Il tecnico toscano ha svolto un egregio lavoro sulla panchina dei Blues, lo dicono i fatti.

Il mestiere di allenatore è precario per antonomasia, ma al Chelsea lo è ancor di più. Il destino di ogni tecnico che si accasa al club londinese riserva spesso sorprese sgradite, è un luogo in cui per guadagnarsi la fiducia di dirigenti e tifosi spesso non bastano il merito e i buoni risultati. Esistono 5 validi motivi che comprovano la grande stagione di Maurizio Sarri sulla panchina dei Blues, la prima dopo l’entusiasmante parentesi napoletana.

1 – La finale di Europa League

Un indizio è un indizio, due indizi sono una coincidenza, ma tre indizi fanno una prova, diceva Agatha Christie. Non a caso la conquista della finale di Europa League 2018/2019 è un evento unico nella storia del Chelsea e per Sarri: l’allenatore italiano è il primo della storia del club a raggiungere il traguardo senza essere subentrato a stagione in corso. Il nome di Maurizio Sarri comparirebbe nell’elenco dei vincitori di Europa League se i Blues batteranno l’Arsenal nella finale di Baku, prevista per mercoledì 29 Maggio. Le precedenti tre finali europee dei Blues sono sempre state raggiunte da tecnici subentrati a dei predecessori.
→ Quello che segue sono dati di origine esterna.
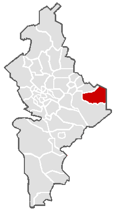 Ubicación geográfica del municipio de General Bravo en el estado mexicano de Nuevo León.

Il primo caso riguarda Avram Grant, il sostituto di Josè Mourinho che fu licenziato nel settembre del 2007.

Grant non riuscì a vincere la finale di Champions League a Mosca contro il Manchester United, vittorioso ai rigori. Nel 2012 la lotteria dei rigori favorì il club londinese contro il Bayern Monaco e Roberto Di Matteo entrò nella storia del club londinese alzando al cielo l’ambito trofeo. Il tecnico italiano subentrò in punta di piedi a Villas Boas, giovane rampante di quel periodo che dopo l’Europa League del 2011 conquistata col Porto rovinò la sua reputazione di allenatore con risultati piuttosto deludenti rispetto alle aspettative. L’avventura di Di Matteo durò poco nonostante il risultato storico: nella stagione successiva fu licenziato dal club per far posto a Rafael Benitez che vinse con i Blues la finale di Europa League contro il Benfica.

2 – Il terzo posto in Premier League

Alla luce del terzo posto conquistato in Premier League alle spalle del duo imprendibile formato da Manchester City e Liverpool, una finale di Coppa di Lega persa solo ai rigori contro i Citizens e una di Europa League in cui i Blues avranno l’opportunità di ambire a un trofeo continentale, si può sostenere che la stagione di mister Sarri al Chelsea meriti un 8 in pagella. Il piazzamento nel campionato inglese è un risultato da non sottovalutare anche perché è stato centrato al primo colpo, senza il minimo rodaggio. Dopo una partenza a razzo in Premier League (è stato il primo allenatore nella storia del campionato inglese a non aver mai perso nelle prime dodici giornate di campionato) Sarri ha saputo mantenere un rendimento costante, resistendo alle critiche e alla pressione, che ha permesso al Chelsea di rientrare nell’Europa che conta, arrivando dietro solo a squadre più forti e complete come Manchester City e Liverpool e davanti al Tottenham, anch’essa insieme ai Reds finalista di Champions League.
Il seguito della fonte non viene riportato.